Os especialistas da área de recursos humanos afirmam que apresentar-se no ambiente de trabalho como uma pessoa essencialmente agradável conta muito na hora de manter o emprego. Se as relações entre colegas são fundamentais para que se mantenha um clima saudável, imagine o que significa o bom relacionamento com o chefe.

Segundo pesquisa do grupo Catho sobre a contratação, demissão e a carreira dos executivos brasileiros que entrevistou 9.174 profissionais, relacionar-se bem passou a ser uma necessidade imprescindível para a empregabilidade dos profissionais."

Não se relacionar bem com o chefe foi a causa principal do desligamento de 72,45% dos profissionais do universo pesquisado entre 35 a 40 anos," observa Luiz Carlos de Almeida, gerente de pesquisa salarial da Catho.

Para profissionais mais maduros, a causa da demissão foi apontada como "não obtenção dos resultados alcançados" para mais de 40% dos demitidos acima de 50 anos. Aparecem também na pesquisa outros fatores que motivam a demissão de executivos.
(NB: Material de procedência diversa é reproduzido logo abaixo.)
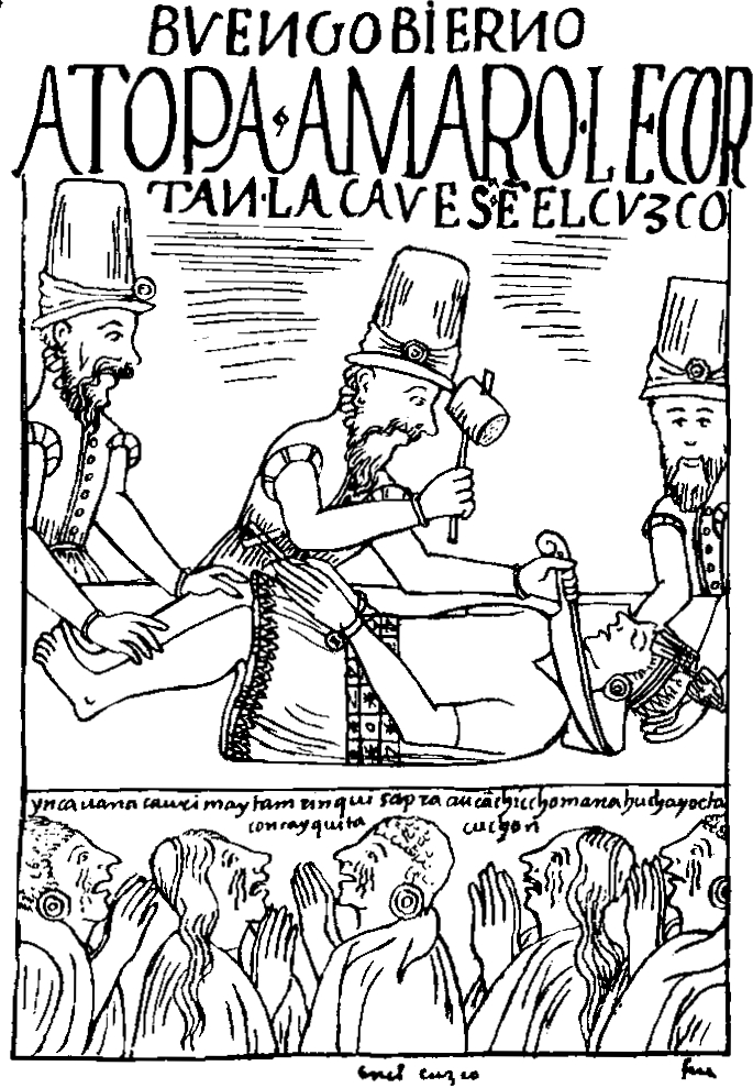 Ejecución del inca Túpac Amaru I, en la plaza del Cuzco, año 1572

Entre estes motivos destacam-se a condição de tecnicamente incompetente, negócio paralelo ao emprego e cargo eliminado.

Em menor importância são lembrados outros motivos como não se relacionar bem com outras pessoas, condição de fraqueza na supervisão de pessoas e falta de dinamismo.

O resultado da pesquisa demonstra ainda que existem fatores que diminuem à medida que a idade avança, sobretudo a ausência de bom relacionamento com o chefe e a situação de tecnicamente incompetente.

Mas também existem fatores que aumentam à medida que a idade avança: o cargo eliminado passou de 8,25% aos 26 anos para 17,55% aos 61 anos e para contratar um executivo menos oneroso de 7,64% aos 21 anos para 14,29% aos 51 anos.

Sobre a demissão dos executivos, a Catho ressalta que aproximadamente 14,82% das contratações foram para substituir executivos demitidos e 36,68% dos novos contratados estavam desempregados.